By comparing across quarters of the year, this study looks at high-level trends in the distribution of payments throughout the year. Quarters are compared on the basis of aggregate payments for each year of the study and average payment value. One-sided ANOVA tests are performed on each year to generate p-values for evaluating significant differences between quarters within each year of the study.

## 4.4 Models

Further analysis of the characteristics, geospatial, and temporal relationships is performed via multiple linear regression models on the payments in each year of the study period, using the lm() function from the R stats package. Each model predicts payments (inflation-adjusted to 2020 equivalence) from the receiving physician’s specialty, region, ZIP code density category, the nature of the payment, and the quarter of the year in which the payment was made.

The residuals for each of these models demonstrated non-linearity due to significant right skew in the response. Thus, the payment data was log-transformed. So, the final models for interpretation utilize the receiving physician’s specialty, region, ZIP code density category, the nature of the payment, and the quarter of the year in which the payment was made to predict log payment values for a given year.

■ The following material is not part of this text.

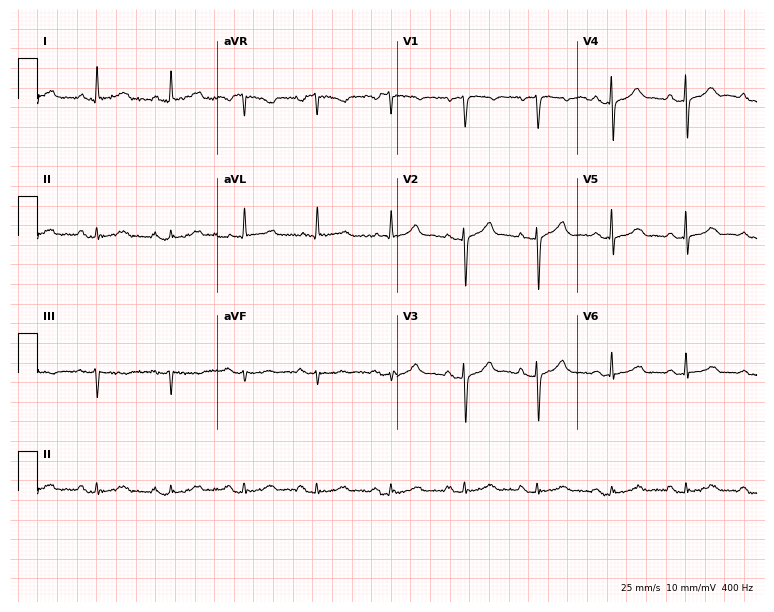
Standard 12-lead ECG recorded from an 80-year-old female (7.3-second recording at 400 Hz). Read as a normal ECG.

Moreover, this study performed a temporal analysis of how payments changed each quarter during the study period of 2015-2020. For each quarter, payments were aggregated to reflect the average payment amount transferred to primary care physicians during that time period. The payment-quarter pairs were then turned into a time-series object for modeling purposes.

This study used the Holt-Winters method to model this time-series object. The Holt-Winters method accounts for three features of the data:

• A typical value - the average payment
• A slope - how these payment values change over the study period
• A cyclical pattern - the relationship between quarter and the overall trend

As there is an established cyclical pattern - repeating quarters of the year - in this data, the Holt-Winters method is an effective method for modeling this data. To evaluate the accuracy of these models, this study uses the Mean Absolute Percent Error (MAPE). A common error metric for evaluating time-series models, the MAPE quantifies the mean of the absolute difference between the actual and fitted values as a percent of the actual values.